--- Exercise data ---

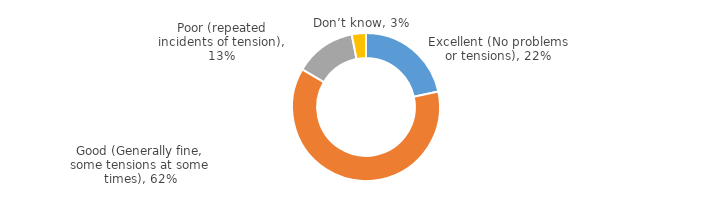
| Category | Series 0 |
|---|---|
| Excellent (No problems or tensions) | 0.216 |
| Good (Generally fine, some tensions at some times) | 0.619 |
| Poor (repeated incidents of tension) | 0.134 |
| Don’t know | 0.031 |

---

■ Task directions
Extract every line of the records above that contains the word "tensions".

■ Problem solution
| Excellent (No problems or tensions) | 0.216 |
| Good (Generally fine, some tensions at some times) | 0.619 |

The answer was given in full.